The Promethians are a fictional race of aliens featured in the Rifts role-playing game from Palladium Books. They reside in an intergalactic region of space known as the Three Galaxies, which is located in an extradimensional universe. Promethians first appeared in Rifts Dimension Book Two: Phase World, authored by C. J. Carella and published December 1994.

== Planetary government ==
The Promethians are the natives of a planet called Phase World, and are the undisputed masters and administrators of the transdimensional city of Center, a super-metropolis that stands thousands of feet high and covers many tens of miles in land area.
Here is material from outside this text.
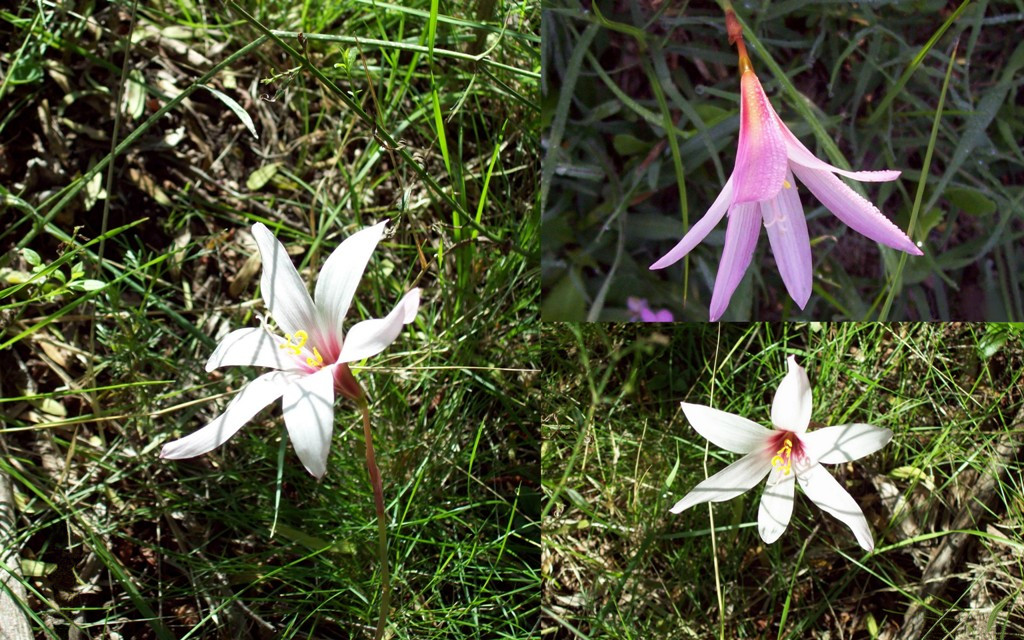 Zephyranthes versicolor. Amaryllidaceae. Fotos tomadas en el bosque ribereño al margen del Río Negro en Palmar, departamento de Soriano, Uruguay

The Promethians allow only the Draconid and Phantom races to co-exist outside of this massive arcology; the rest of the populace is not allowed to roam any part of Phase World's surface outside of Center – which holds over 600 million inhabitants from species throughout the Palladium Megaverse.

For reasons unknown, the Promethians do very little to restrict activities within Center itself; absolutely anything is allowed within the arcology, including but not limited to mass starvation, slavery, murder, and cannibalism. The only time that the Promethians show any interest in the goings-on of Center is when an enemy force tries to take control of the transdimensional spacegates and rifts, or when a conquering force attempts to take over Phase World altogether. On one occasion, the Promethians allowed a civil war to be waged for two years within Center's confines, killing over thirty million of its inhabitants; the Promethians' only course of action was to selectively apply a series of force fields to keep the fighting from reaching the spaceports or from breaking out of Center and spilling out onto the planet's surface. Furthermore, the Promethians are well known for selling their technology to any buyer that can afford it, friend or foe, and in similar fashion neither help nor hinder fugitives that manage to reach Center – or any bounty hunters and law enforcement agents that may be pursuing them.
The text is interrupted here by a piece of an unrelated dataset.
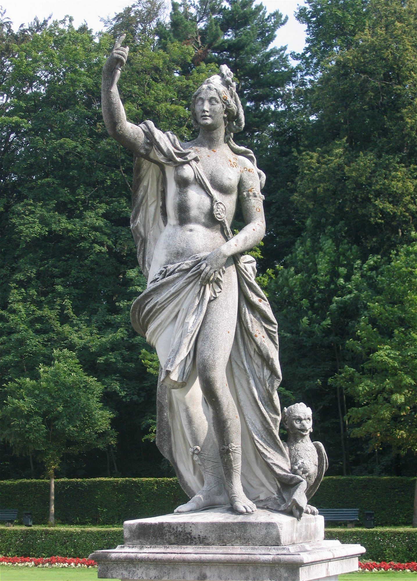 Proserpina-Statue von Dominikus Auliczek (1778) im Schlosspark Nymphenburg, München

It is strongly implied that the Promethians are concerned first and foremost about cosmic-level threats to the entire Megaverse, such as the effort to keep the Old Ones from waking, and that "little things" like world-spanning wars and "morality" are simply too much of a distraction from the importance of their universal mission.

== Powers and abilities ==
Promethians are a notable species in that they are always in a constant state of partial phase – unlike most characters in contemporary literature with the ability to phase – which serves to greatly reduce any damage dealt to them. Furthermore, by using the natural phase powers innate to their species, they can at times opt to completely phase themselves, eliminating any threat to their person by phasing out of sync with the dimension that they're in. This allows them to choose whether to walk through solid matter or to render themselves completely invisible and undetectable by all means, including magic.
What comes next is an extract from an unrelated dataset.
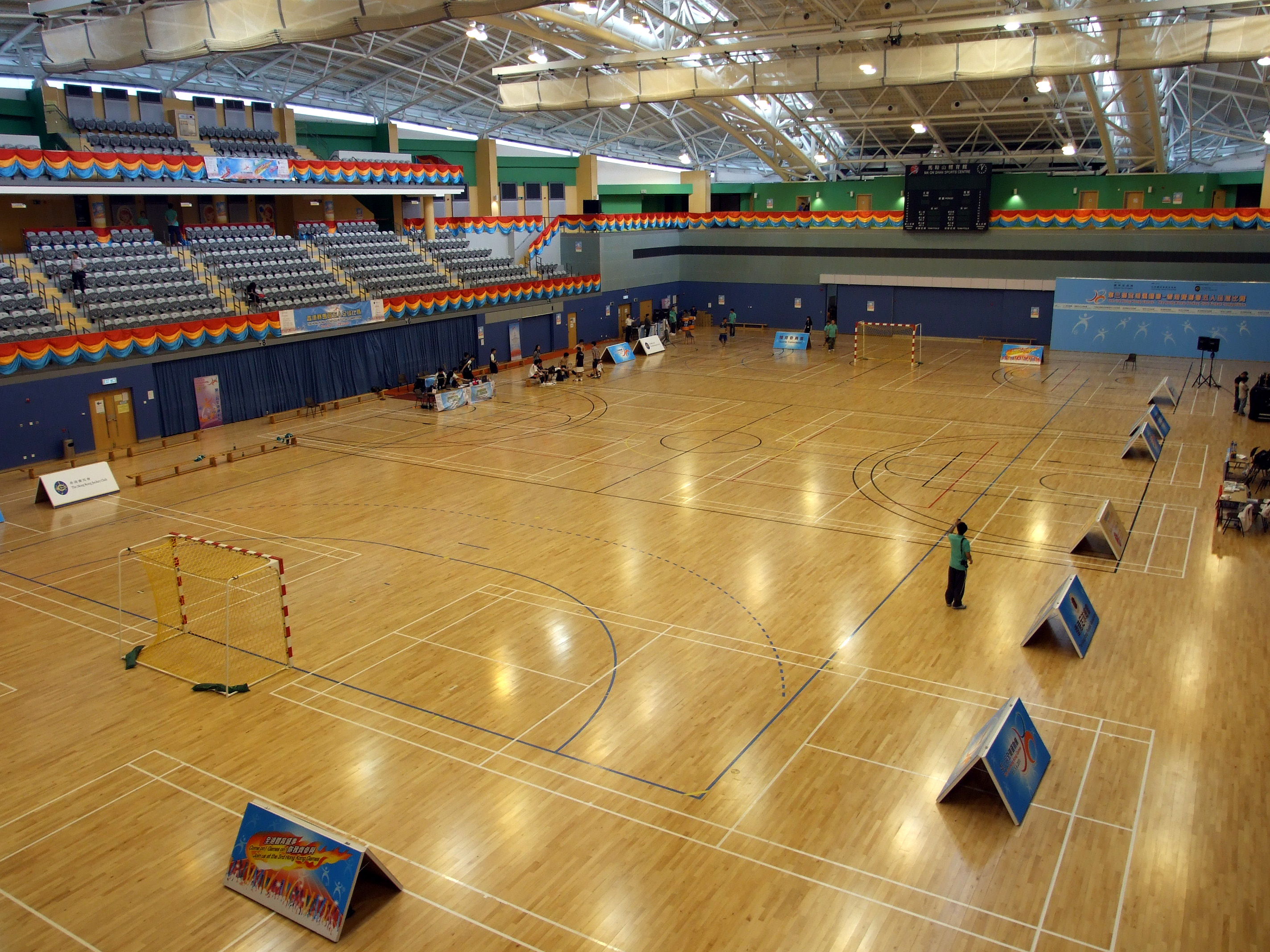 中文（香港）: 馬鞍山體育館內觀

The Promethians exist in two forms: namely, first- and second-stage Promethians. First-stage Promethians are 7 ft to 10 ft tall, are entirely "human" in the range of possible outlooks and alignments, and the natural phase abilities of their bodies renders any force or energies directed against them to cause no more than a point-for-point conversion to "Standard Damage Capacity" (termed S.D.C. in the Palladium game setting), no matter how powerful the originating force.

Those Promethians that manage to survive and pass the Test of Maturity are transformed into larger, more durable versions of their old selves that range from 15 ft to 30 ft in height. These creatures are immune to S.D.C. weapons; they each gain up to 2,400 points of what is termed "Mega Damage Capacity" (M.D.C.), and all attacks directed at them inflict only one-quarter damage, no matter how powerful the originating force. Second-stage Promethians make up the majority of the Promethians on the planet outside Center (actually, second-stage Promethians are found nowhere else in the Megaverse except on Phase World), and it is they who are the ones tasked with the universal mission of identifying and countering the greatest threats to the Megaverse. Second-stagers are also the ones who are possessed of "an alien way of thinking" and do not live by morals as most other sentient beings understand them; they are prepared to do whatever it takes to safeguard the Megaverse, even if their actions appear "evil" to outside observers.